:: Supplied material ::
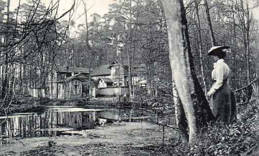 Am Restaurant im Schwärzetal in Eberswalde.
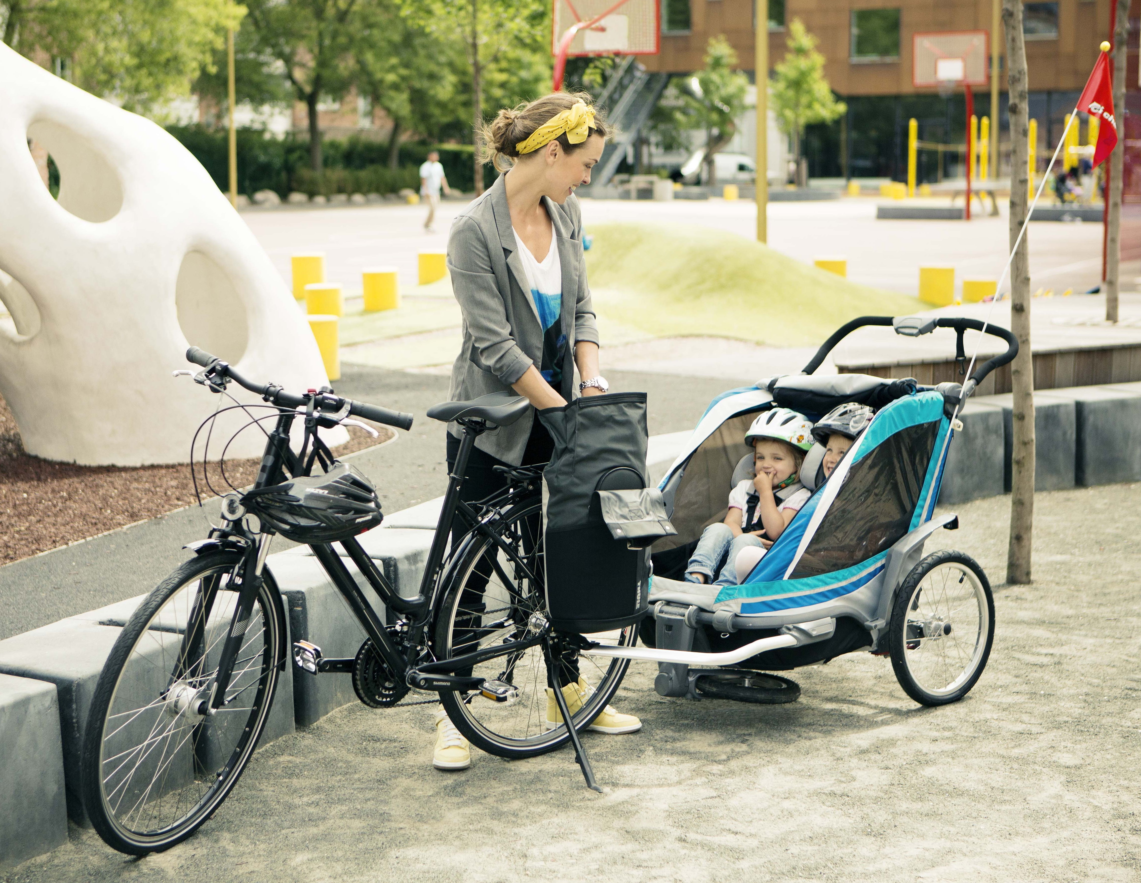 Thule
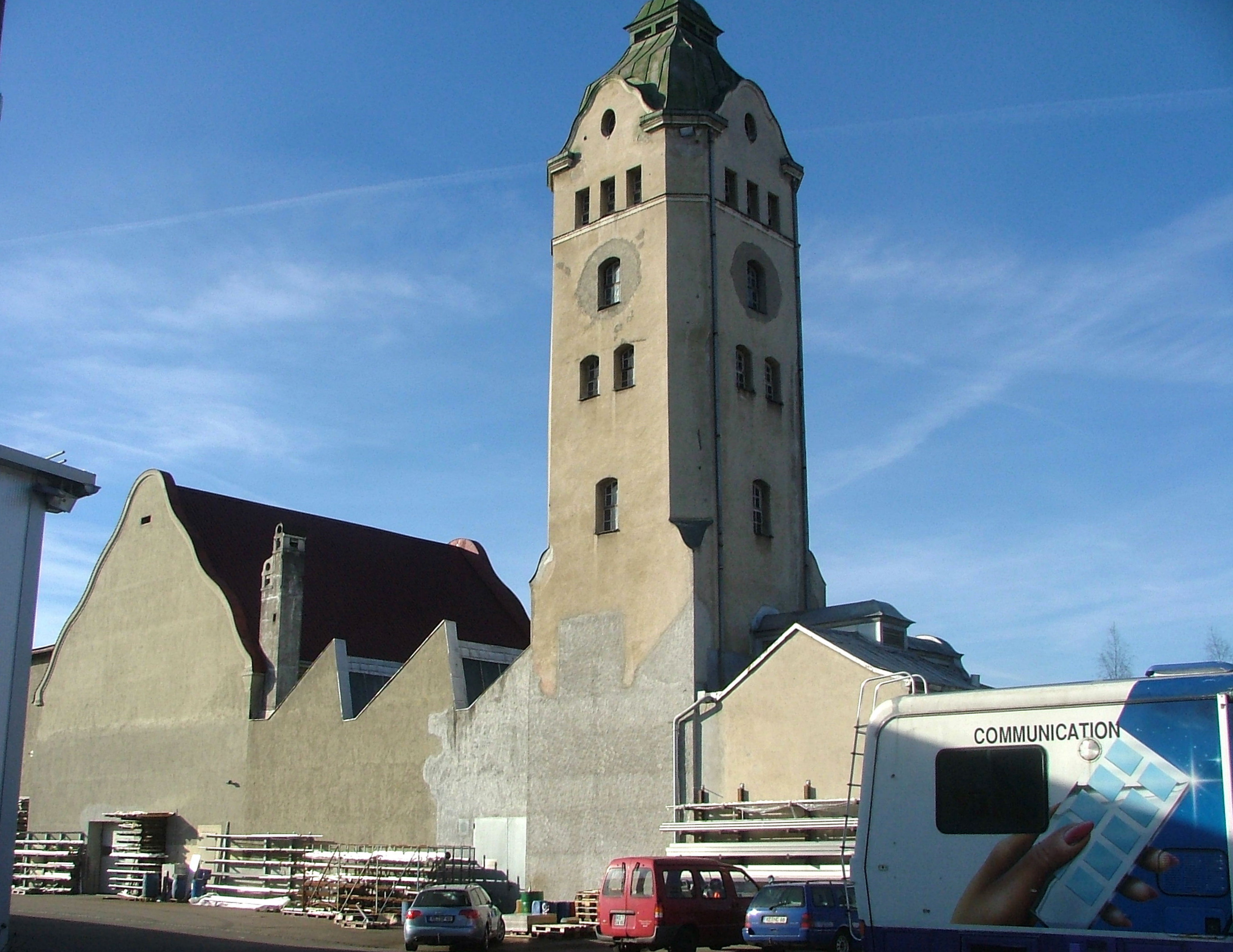 Maschinenhalle in Kempten-Kottern bei Durach.
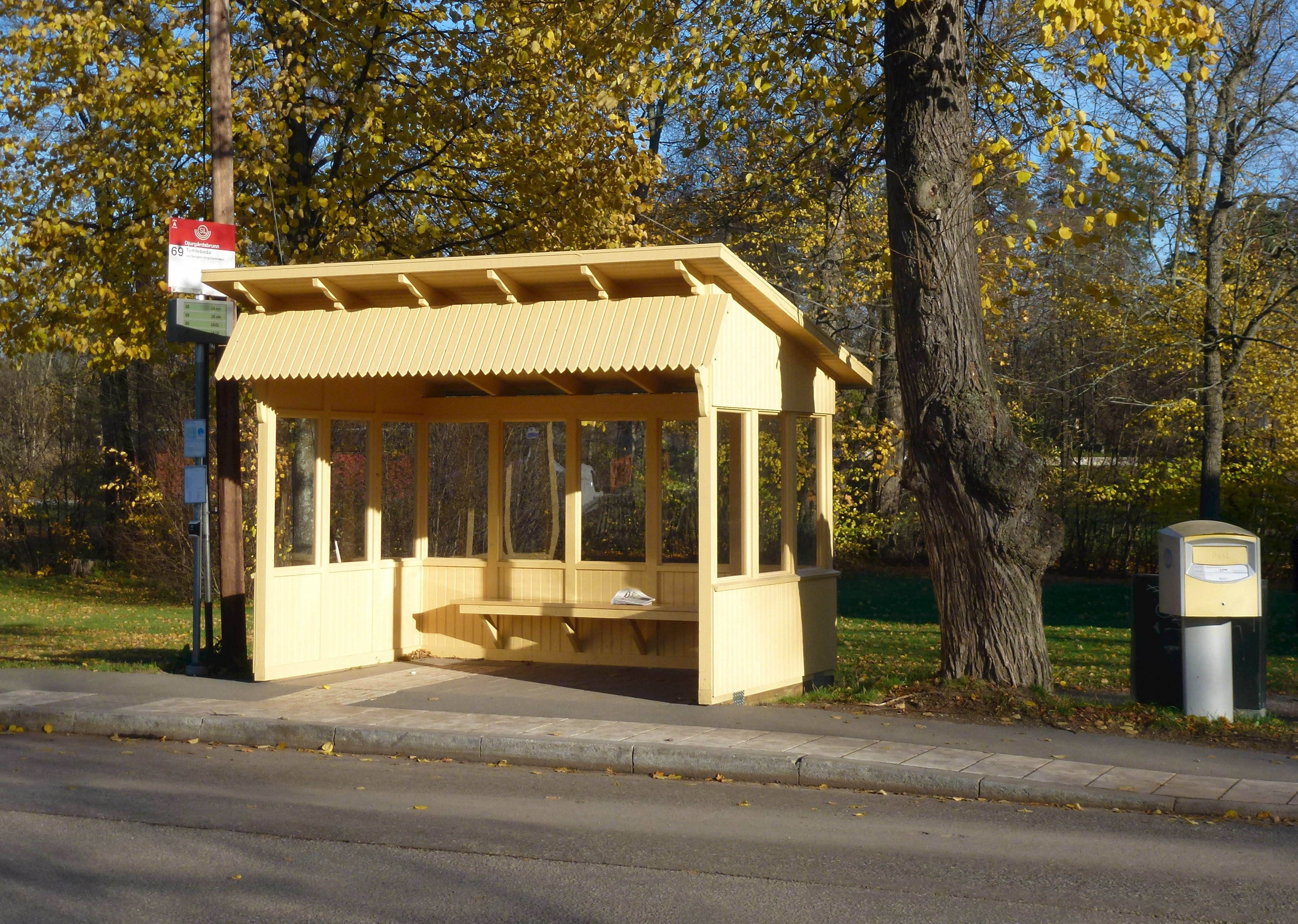 Holger Bloms busskur på Gärdet (hållplats Djurgårdsbrunn)
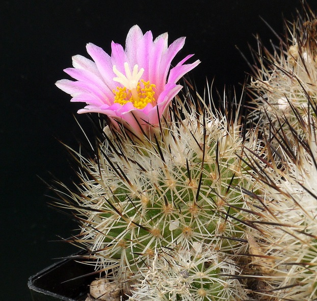 Turbinicarpus beguinii, Pablillo, N.L. in Blüte.
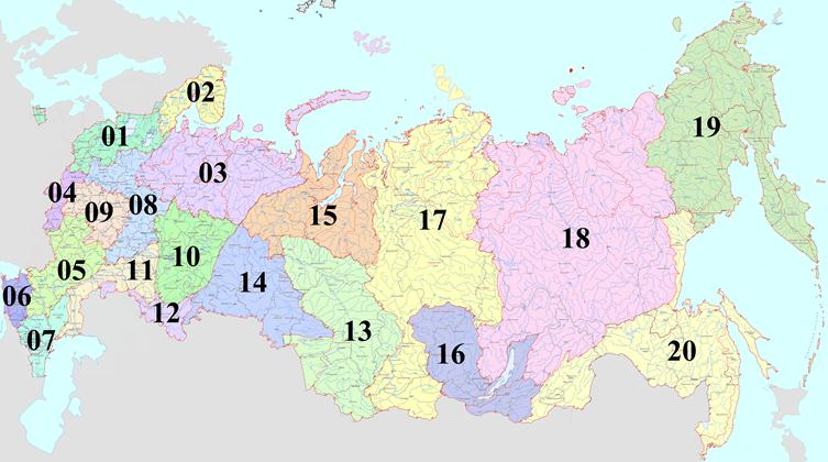 Схема бассейновых округов России с проставленными номерами: Балтийский бассейновый округ; Баренцево-Беломорский бассейновый округ; Двинско-Печорский бассейновый округ; Днепровский бассейновый округ; Донской бассейновый округ; Кубанский бассейновый округ; Западно-Каспийский бассейновый округ; Верхневолжский бассейновый округ; Окский бассейновый округ; Камский бассейновый округ; Нижневолжский бассейновый округ; Уральский бассейновый округ; Верхнеобский бассейновый округ; Иртышский бассейновый округ; Нижнеобский бассейновый округ; Ангаро-Байкальский бассейновый округ; Енисейский бассейновый округ; Ленский бассейновый округ; Анадыро-Колымский бассейновый округ; Амурский бассейновый округ. Составлена из карт из приложения к Приказу Министерства природных ресурсов РФ. Само приложение как официальный документ РФ не охраняется авторским правом. Контуры стран и территорий за пределами РФ изображены примерно. Оригинал карты без номеров в полном разрешении: File:Basin regions.jpg
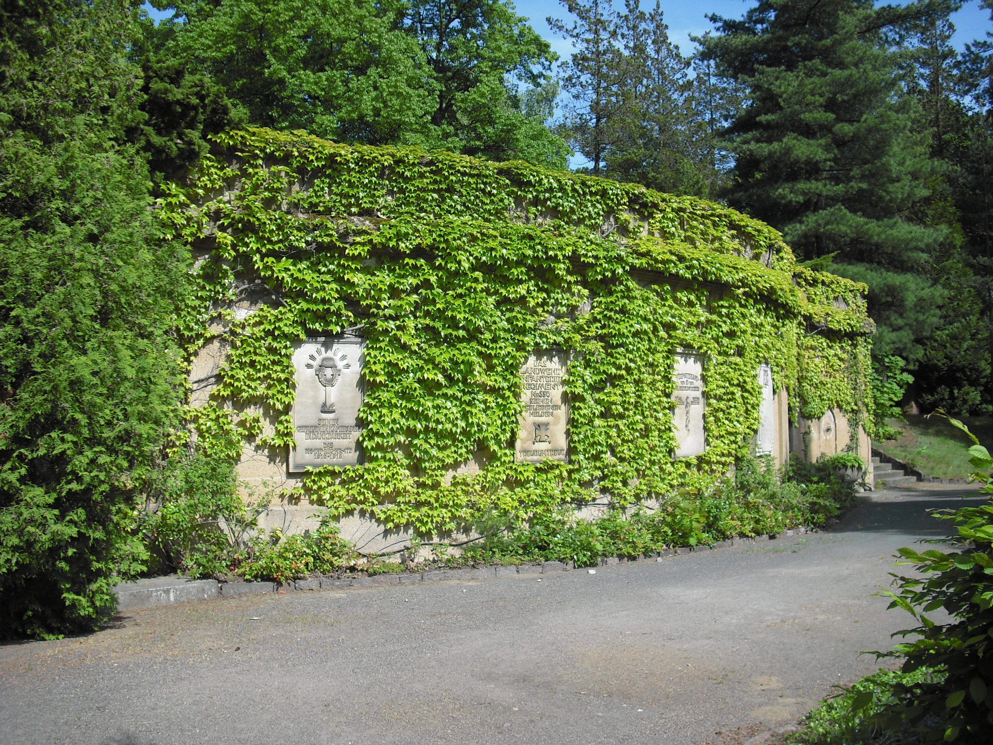 Aufgang zum Ehrenhain auf dem Dresdner Nordfriedhof für die gefallenen Soldaten des 1. Weltkrieges der Dresdner Garnison

:: What you should do ::
Return the whole listing word for word. Pictures stay out of it.

:: Written answer ::
 Am Restaurant im Schwärzetal in Eberswalde.
 Thule
 Maschinenhalle in Kempten-Kottern bei Durach.
 Holger Bloms busskur på Gärdet (hållplats Djurgårdsbrunn)
 Turbinicarpus beguinii, Pablillo, N.L. in Blüte.
 Схема бассейновых округов России с проставленными номерами: Балтийский бассейновый округ; Баренцево-Беломорский бассейновый округ; Двинско-Печорский бассейновый округ; Днепровский бассейновый округ; Донской бассейновый округ; Кубанский бассейновый округ; Западно-Каспийский бассейновый округ; Верхневолжский бассейновый округ; Окский бассейновый округ; Камский бассейновый округ; Нижневолжский бассейновый округ; Уральский бассейновый округ; Верхнеобский бассейновый округ; Иртышский бассейновый округ; Нижнеобский бассейновый округ; Ангаро-Байкальский бассейновый округ; Енисейский бассейновый округ; Ленский бассейновый округ; Анадыро-Колымский бассейновый округ; Амурский бассейновый округ. Составлена из карт из приложения к Приказу Министерства природных ресурсов РФ. Само приложение как официальный документ РФ не охраняется авторским правом. Контуры стран и территорий за пределами РФ изображены примерно. Оригинал карты без номеров в полном разрешении: File:Basin regions.jpg
 Aufgang zum Ehrenhain auf dem Dresdner Nordfriedhof für die gefallenen Soldaten des 1. Weltkrieges der Dresdner Garnison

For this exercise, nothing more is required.